PEARL Livett never imagined the charity she set up to make small donations to cancer research would become the money-spinner it has.

But now, almost 20 years after the Friends of Kennington Cancer Fund held its first wine and cheese evening, the small charity has raised more than £250,000 for the Medical Oncology Unit at the Oxford Cancer Centre.

Pensioner Mrs Livett, who lost her husband Douglas to the disease in 1991, last week handed over the most recent cheque for £10,000 from this year’s fundraising to Prof Adrian Harris, who set up the cancer unit at the hospital in 1988.

Mrs Livett said: “In our wildest dreams we never thought we would ever reach the point where we would be able to say we have raised over a quarter of a million pounds for the research Prof Harris carries out. It’s a wonderful feeling.”

Mrs Livett started raising money for the unit with her husband Douglas after he was diagnosed with cancer in 1987.

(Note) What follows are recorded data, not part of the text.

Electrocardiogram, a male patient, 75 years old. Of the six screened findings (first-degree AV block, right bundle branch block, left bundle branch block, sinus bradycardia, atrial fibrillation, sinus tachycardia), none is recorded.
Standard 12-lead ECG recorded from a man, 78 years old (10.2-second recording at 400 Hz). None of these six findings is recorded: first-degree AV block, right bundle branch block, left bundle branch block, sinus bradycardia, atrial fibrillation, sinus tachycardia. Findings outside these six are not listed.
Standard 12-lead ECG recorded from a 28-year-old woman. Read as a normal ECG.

The couple had at first donated the money, raised from wine and cheese evenings and village fetes, to the children’s leukaemia ward at the John Radcliffe Hospital.

When they heard about a new oncology department being built at the Churchill Hospital, they decided to refocus their efforts.

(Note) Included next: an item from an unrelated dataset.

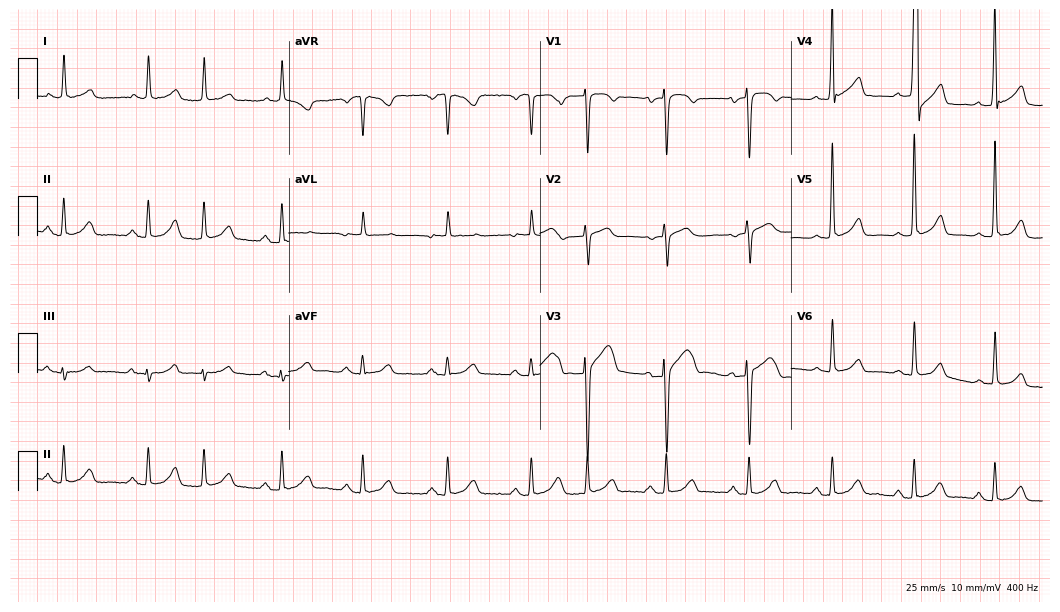
ECG — a 76-year-old female patient. Screened for six findings — first-degree AV block, right bundle branch block (RBBB), left bundle branch block (LBBB), sinus bradycardia, atrial fibrillation (AF), sinus tachycardia — none is recorded. Only these six findings were labelled.

Sadly Mr Livett’s cancer returned and he died in 1991.

But Mrs Livett and her team of volunteers continued fundraising in his name and now the Oxford Cancer Centre has opened at the Churchill site, all cheques are redirected to the Medical Oncology Unit there.

The group holds shoe sales, quizzes, and fetes, and is helped by other keen volunteers who hold charity golf tournaments and take part in fundraising runs.

Prof Harris said: “The funds from Kennington Cancer Fund have been critical to pump-prime research and allow us to test out new ideas rapidly.

“Among these has been the development of a vaccine for malignant melanoma.

“The first studies were done from funding from the Friends of Kennington Cancer Fund, this has gone into international trials.

“Our team is grateful for this support, particularly because we can offer the residents of Oxfordshire these new treatments many years before they are available elsewhere.”

Mrs Livett said: “This is just a milestone.

“Obviously we will continue doing what we can while we are still able.

“It has become a way of life now.We’re not going to give up.”